▶ Work instructions:
Your job is to return every line of the listing holding the string "juin".

*** Opening Provided material ***

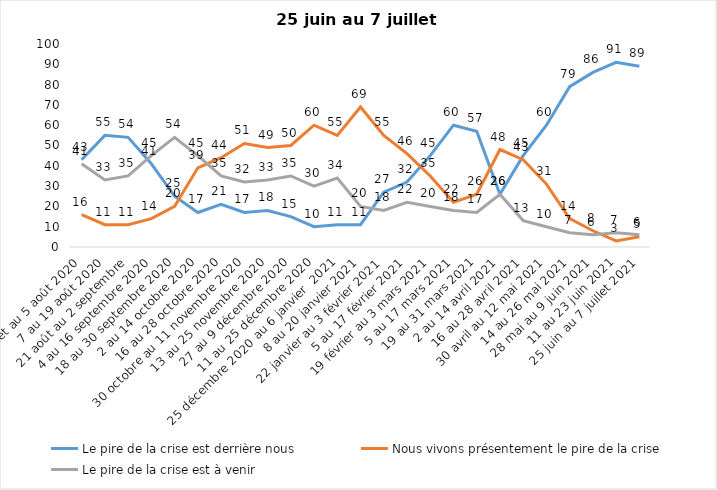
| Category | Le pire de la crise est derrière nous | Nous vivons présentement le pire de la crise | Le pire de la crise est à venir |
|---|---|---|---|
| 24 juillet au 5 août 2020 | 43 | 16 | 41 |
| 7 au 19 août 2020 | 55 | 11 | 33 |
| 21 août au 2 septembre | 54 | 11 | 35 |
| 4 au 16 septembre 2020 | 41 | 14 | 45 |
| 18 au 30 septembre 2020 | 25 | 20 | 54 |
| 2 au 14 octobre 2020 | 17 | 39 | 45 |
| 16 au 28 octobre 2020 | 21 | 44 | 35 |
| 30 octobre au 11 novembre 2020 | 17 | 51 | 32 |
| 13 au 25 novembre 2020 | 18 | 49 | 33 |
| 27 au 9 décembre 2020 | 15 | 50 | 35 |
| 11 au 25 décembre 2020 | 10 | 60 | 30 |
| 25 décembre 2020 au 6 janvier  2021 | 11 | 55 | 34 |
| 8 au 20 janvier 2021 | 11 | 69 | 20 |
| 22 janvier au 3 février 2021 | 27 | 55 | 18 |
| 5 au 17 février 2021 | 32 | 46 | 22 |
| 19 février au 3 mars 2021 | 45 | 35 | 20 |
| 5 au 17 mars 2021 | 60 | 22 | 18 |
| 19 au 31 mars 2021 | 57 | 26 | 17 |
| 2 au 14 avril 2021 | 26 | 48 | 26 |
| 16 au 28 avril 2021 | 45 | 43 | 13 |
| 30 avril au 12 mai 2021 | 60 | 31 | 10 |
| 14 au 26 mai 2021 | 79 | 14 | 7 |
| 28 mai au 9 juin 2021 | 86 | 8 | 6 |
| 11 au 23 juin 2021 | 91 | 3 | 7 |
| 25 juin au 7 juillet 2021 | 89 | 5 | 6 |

*** Closing Provided material ***

▶ Solution to this problem:
| 28 mai au 9 juin 2021 | 86 | 8 | 6 |
| 11 au 23 juin 2021 | 91 | 3 | 7 |
| 25 juin au 7 juillet 2021 | 89 | 5 | 6 |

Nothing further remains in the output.